This was known as "the most decorative honeypot in Ireland". The jewel in the crown of all the places to stay in Ireland, it was famous for the "raffish weekends" thrown there by the present owner's mother, Oonagh Guinness, one of the "Golden Guinness girls", and it features colourfully in Lord Bath's memoirs. It has also been used as a setting for many films, most recently King Arthur.

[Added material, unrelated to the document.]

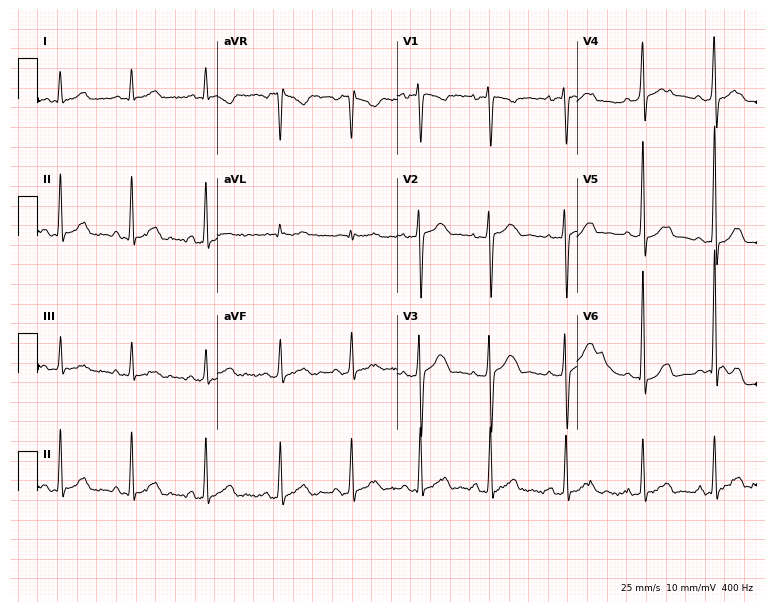
ECG — a 40-year-old man. Screened for six findings — first-degree AV block, right bundle branch block, left bundle branch block, sinus bradycardia, atrial fibrillation, sinus tachycardia — none is recorded.

In 1790 Peter Latouche, the Dublin banker, acquired the lands of Upper and Lower Rathdown. It is on these lands that much of modern Greystones is situated. He set about improving the houses and grounds, sparing no expense to make it the ultimate in glamorous grandeur. This was his hunting lodge and holiday home set deep in the Wicklow mountains. Peter allowed the house to be used by "respectable strangers, wherein the spirit of Irish hospitality, beds, and attendants are provided". This tradition of hospitality at Luggala extends to this day under the present owner
The main bedroom is on the ground floor, as is a sitting room with a huge plasma tv, a drawing room, dining room and kitchen. The library is in the courtyard as is the indoor pool. Up one flight of stairs there is a bedroom with a four poster bed and its own bathroom. from the landing a staircase leads to a twin room, also with a bathroom. To the left is a double bedroom with two doors - one onto a corridor that leads to the second staircase and a twin bedded shamrock room and a single bedded shamrock room and two bathrooms to serve the three bedrooms. At the end of this corridor is the minstrels gallery. From the minstrels' gallery one can go down to another bedroom with a bathroom, overlooking the courtyard.